The next distraction in my life become video production. I enrolled in our local schools media and news program, becoming obsessed with the idea of making a better production. I fell in love with the idea of making something so many people would see and with no limitations I felt free for the first time. I was able to make things with no restrictions. I had the motivation, the tools, and the people I needed to achieve my fever dreams of creation and I felt a sense of fulfillment that I had never felt before. Over this past summer I worked on creating my own production company. With the idea in my head about this previous years unbridled freedom I was convinced that I had found my true destiny. This year however I had my dream crushed. I realized that in everything I did I was being spoon fed the prophesied ideals of young filmmakers and creators. In reality the world of film is much, much more complicated. A truly creative person is stubborn. I had thought that I had understood what it meant to be just that. I was dead wrong. The ideas of some of my classmates surprised and impressed me. They overcame what I can only imagine their own personal hurdles to create thing adults dream of. From full featured movies to commercials these kids were more representatives’ of the creative culture than anyone I had ever met. And with their creativity came their stubbornness. From the subtle tweaks and suggestions to the attitude of a helicopter parent. Each creative person has their own personality. Though frustrating to no end, I could accept this. People love the things that they make, and the passions that they have are, to an extent, who they are. I respect them for their creations and talents. Those who I don’t respect however are the leaches. Those who spend their time pretending to be the geniuses of old when they have no creative spark of their own. They dream of being as great as those who they leach off of, and adopt a parasitic attitude. How many headaches they cause me. It was in these people I caught a glimpse outside of my rose colored glass, the illusion was shattered. Media was not the dream I had been chasing for my whole life, though amazingly fun I looked back into myself. It was at this time I knew what I loved and still love to do.
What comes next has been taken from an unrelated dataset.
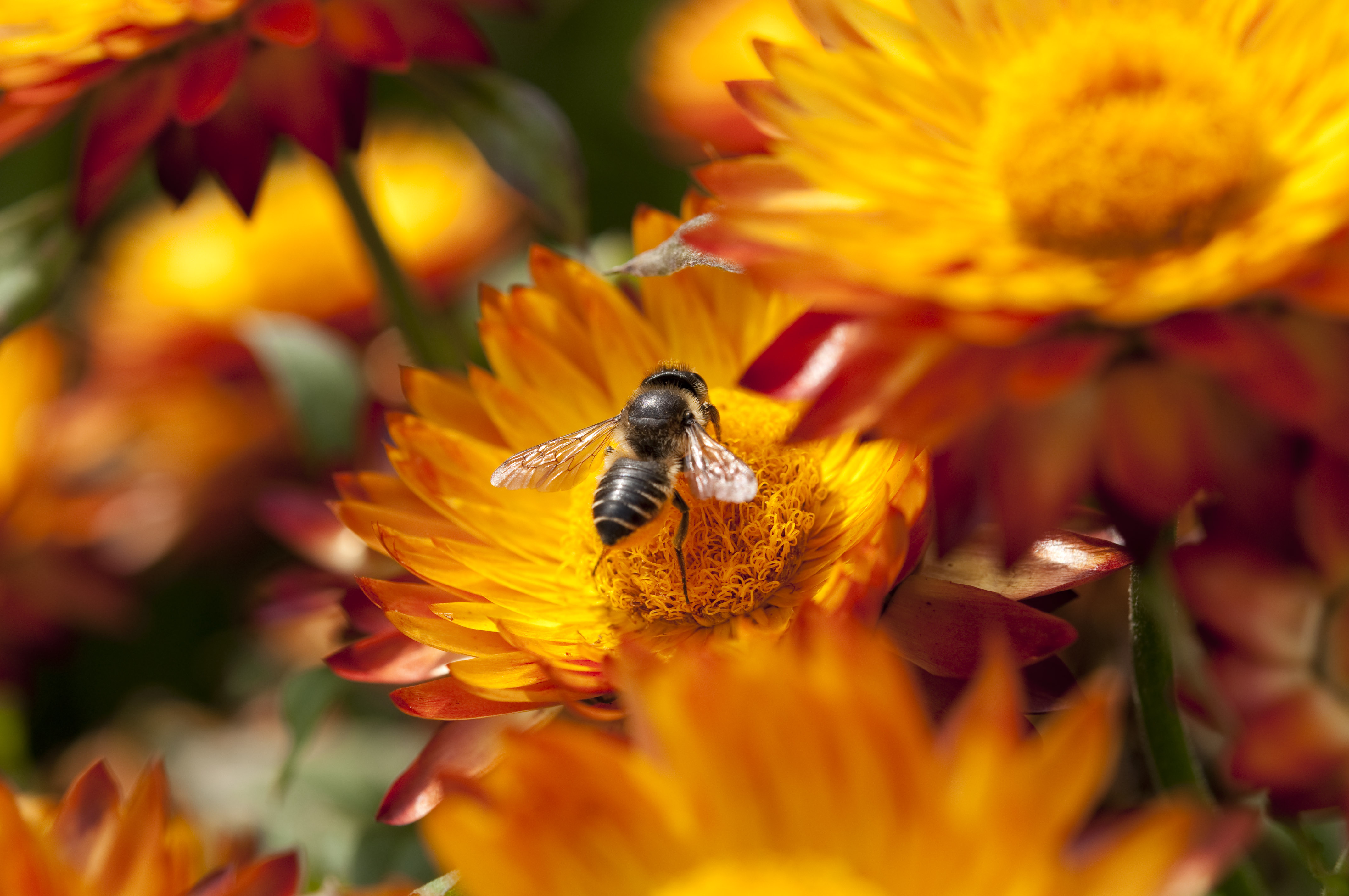 Strohblume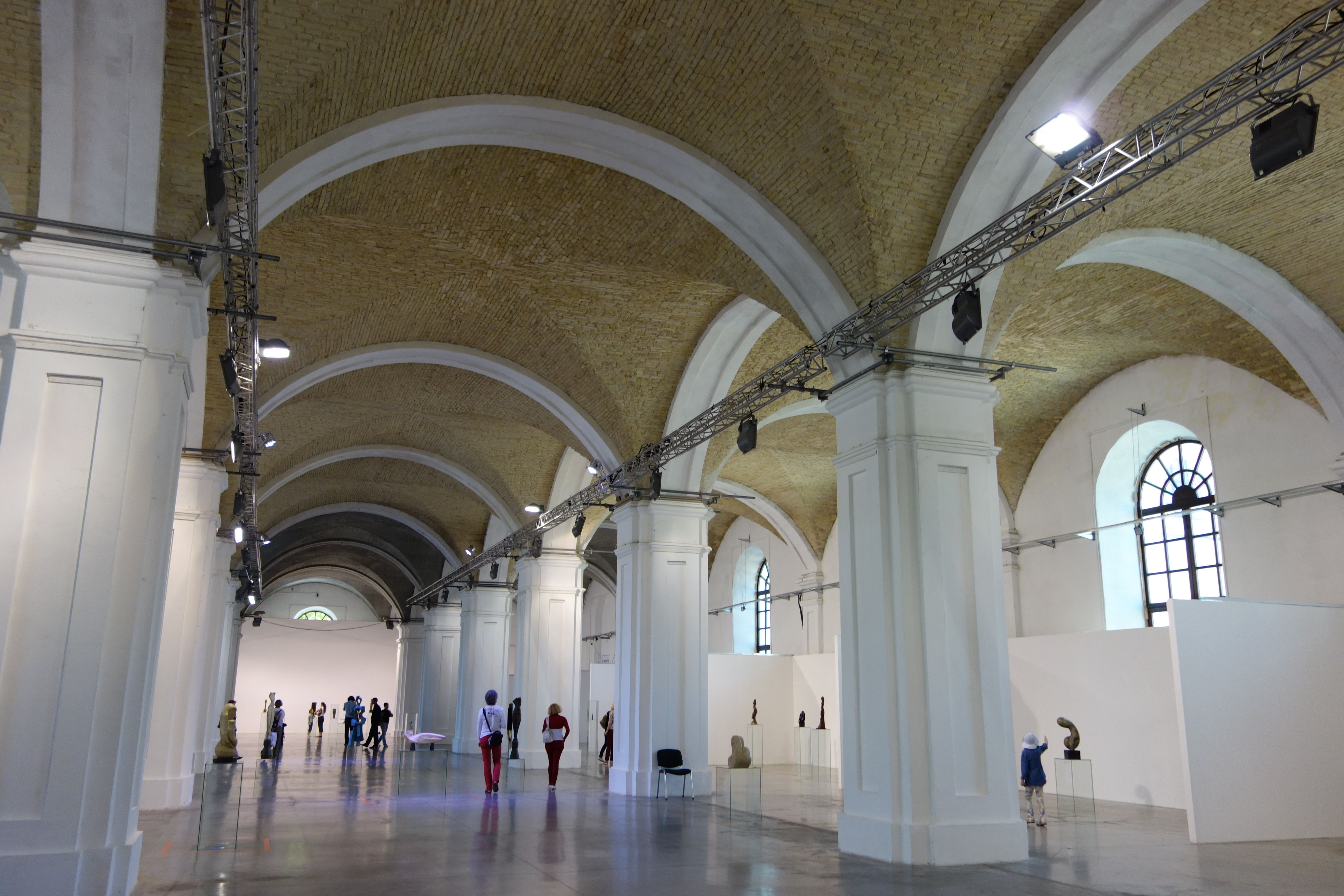 Національний культурно-мистецький та музейний комплекс «Мистецький арсенал»

With era of my life ending I realize that I still am where I first started, here where I am today. With a full view of my passion in front of me, it is only in my actions in which I readily ignore this passion that I end up harming myself. Since this year I’ve learned to better control my procrastination, though on some subjects it is rampant. For the things I do not care about I don’t feel the need to suppress it. But on the subject of things that matter in my life I have overcome it. It’s almost as if a weight has been lifted off of my chest. I feel more free than I have ever felt before. I have once again reached the beginning of the path that loops forever. It is at this point in my life that I am given a choice, to choose the same path or move on and into the unknown at which I will take the road less traveled by.